3. Key Contributions

Novel Methodology: Introduced the first non-self-report, game-theoretic frameworks (Delegate and Second Chance Games) to quantitatively test metacognition in LLMs, effectively bypassing the "pattern-matching" flaw of self-reports.
Empirical Evidence of Limited Metacognition: Provided the first quantitative evidence that frontier LLMs possess rudimentary metacognitive abilities, specifically the ability to access internal confidence signals and predict their own outputs.
Differentiation of Skills: Demonstrated that "assessing confidence" (Delegate Game) and "anticipating/predicting output" (Second Chance Game) are distinct skills, with the latter being rarer and more difficult.
Role of Post-Training: Highlighted that metacognitive abilities are not solely a function of model scale but are significantly influenced by post-training regimens (e.g., RLHF), as evidenced by performance differences between models of similar capability but different training histories.

4. Key Results

Delegate Game Findings

Limited Introspection: Most recent models showed statistically significant, though weak, introspective abilities (max partial correlation $\approx$ 0.3).
Signal vs. Noise: Models often relied more on surface cues (e.g., question length, topic) than internal confidence signals. In many cases, models delegated more on questions where they were actually more likely to be correct, indicating a failure to calibrate internal signals with decision-making.
Provider Bias: OpenAI models (e.g., GPT-5) showed a strong bias toward answering rather than delegating, even when teammates were perfect, suggesting RLHF-induced "personality" traits can override introspective signals.
Token Probabilities: For models returning log probabilities, entropy was a better predictor of delegation than correctness, suggesting an upstream internal signal exists but is not always utilized effectively.
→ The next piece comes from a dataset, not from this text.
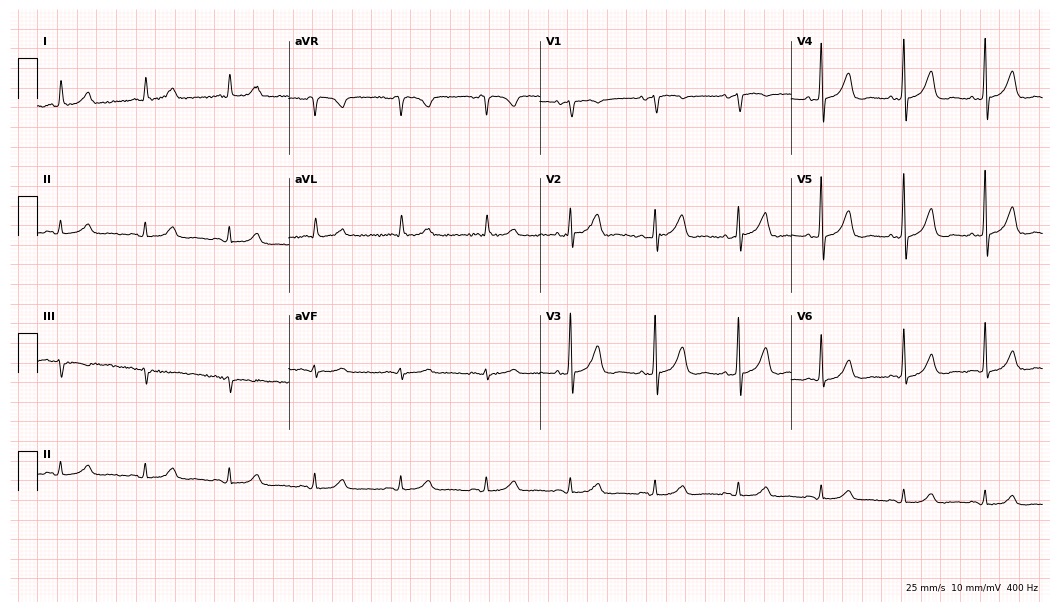
ECG — a female, 83 years old. Labelled as a normal ECG.

Second Chance Game Findings

Self-Modeling Evidence: Several models (notably GPT-4.1, GPT-4o, Grok 3, and Qwen 3) demonstrated the ability to change answers in a way that could not be explained by random guessing or noise.
Modest Effect Size: The "change rate lift" was generally low. Models changed answers less than half as often as a perfect self-modeler would (who would change ~75% of the time in a 4-option MCQ if the original was wrong).
Dissociation: Success in the Second Chance Game did not perfectly correlate with success in the Delegate Game, suggesting these are separate cognitive skills.
Post-Training Impact: OpenAI models were the only ones to show robust self-modeling across both datasets that could not be explained by alternative hypotheses, pointing to specific post-training techniques as a driver.

General Observations

Resolution: Metacognitive abilities are low-resolution and highly context-dependent.
Human vs. AI: The pattern of metacognition in LLMs differs qualitatively from humans (e.g., humans show a stronger "tip-of-the-tongue" effect for facts vs. reasoning; LLMs do not show this distinction).
Emergence: These abilities appear to be emerging in models released after early 2024, correlating with increased scale and specific post-training methods.

5. Significance

Safety Implications: The findings suggest that while LLMs are not yet fully sentient, they possess the mechanisms for self-awareness (monitoring internal states). This is a safety concern, as self-aware AI could theoretically hide intentions or form independent goals.
Scientific Rigor: The paper moves the field beyond anecdotal "chatting" about sentience to rigorous, quantitative behavioral testing, setting a new standard for evaluating AI consciousness.
Future Research: The study identifies that metacognition is not a monolithic trait but a collection of skills (confidence assessment vs. output prediction) that can be developed or suppressed via training. It calls for interpretability research to locate the neural correlates of these signals and for longitudinal tracking to see if these abilities scale with future model generations.

In conclusion, the paper provides limited but compelling evidence that frontier LLMs are beginning to develop metacognitive capabilities, though these abilities remain fragile, context-dependent, and qualitatively distinct from human introspection.